Understanding Picking Carts

An all-too-common mistake is assuming that all mobile carts are the same and serve the same purpose. They don’t. Kitting carts transport a “kit” or “package” of materials, parts, and components to production so employees can assemble a product. WIP “work-in-process” carts transport semi-finished products to different production workstations. Truck carts hold finished products for packaging or storage, and tugger carts move packaged goods, materials, and finished products to different warehouse locations. 

A picking cart serves none of these purposes. Picking carts simplifies order fulfillment. Steel tubes and joint picking carts can be assembled within the warehouse. They can be made to include multiple levels and numerous customized bin locations. A modular, scalable picking cart made of steel tubes and joints means warehouse and order fulfillment centers can easily modify their picking carts to account for new products and changing customer orders.  

Warehouse employees use picking carts to pick various products and accessories from warehouse shelves. By identifying specific bin locations via a pick list or order fulfillment sheet, warehouse employees can move from one stock, storage, and racking area of the warehouse to the next, picking various products and accessories and placing them on the picking cart until an order is complete.

Multi-level warehouse picking cart made of steel tubes and joints with two columns of eleven separate sheet placement locations and four separate bin placement areas. The cart has casters with foot brakes on them to ensure that the picking cart can be held stationary without rolling back and injuring someone

The above image is a perfect example of the customization that can be accomplished with steel tubes and joint picking carts. This warehouse picking cart has casters at the bottom with foot brakes, ensuring that warehouse employees can apply the brake to keep the picking cart stationary. The customized configuration includes two columns with eleven placement areas for sheet placements along with three customized bin locations on the far right and a flat-level storage area at the top.

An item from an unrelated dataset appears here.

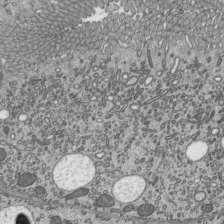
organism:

Benefits of Using Picking Carts

Modular and scalable steel tube and joint picking carts are the ultimate in warehouse order fulfillment efficiency. They can be configured to act as a fail-safe, Poka-Yoke solution that dramatically reduces picking errors by ensuring only the right-sized products, accessories and add-ons fit into bins. They can be configured alongside Warehouse Management Systems (WMS) to include RFID barcode scanners to improve inventory counting and accuracy. 

Modular and scalable steel tubes and joint picking carts can be assembled to maximize available space between adjacent storage, shelving, and industrial racking structures. This provides warehouse employees with sufficient space on either side of the picking cart, allowing them to pick various items without interference or having to constantly walk around the picking cart.  

An all-too-common occurrence for warehouses with fixed industrial storage racking is to purchase a welded picking cart whose dimensions are too wide, making picking various items for order fulfillment time-consuming, dangerous, and cumbersome.  

With steel tubes and joint picking carts, the emphasis is on modularity and scalability, creating a tailor-made picking cart whose dimensions and bin storage areas are customized to your needs.

Radial diagram that outlines six direct benefits of steel tube and joint picking carts for order fulfillment. Steel tube and joint picking carts are modular and scalable. They act as an error-proofing, fail-safe device that reduces human error. They can be configured to WMS systems, customized to specific bin and product sizes, are ergonomic and safe, and allow for single-pass order fulfillment

Warehouses can also customize their steel tube and joint picking carts for single-pass order fulfillment, helping to reduce multiple trips to and from storage, packaging, and shipping. 

With conventional welded picking carts, there is an inherent limitation in how many products can be picked and placed onto the cart. That means wasted time spent picking parts and transporting them to packaging and shipping on multiple passes. Multiple trips due to storage limitations of welded carts have a direct impact on warehouse costs and efficiency. 

With steel tubes and joint picking carts, all that movement waste is eliminated. Assembling a cart that allows for single-pass order fulfillment increases efficiencies and reduces costs. 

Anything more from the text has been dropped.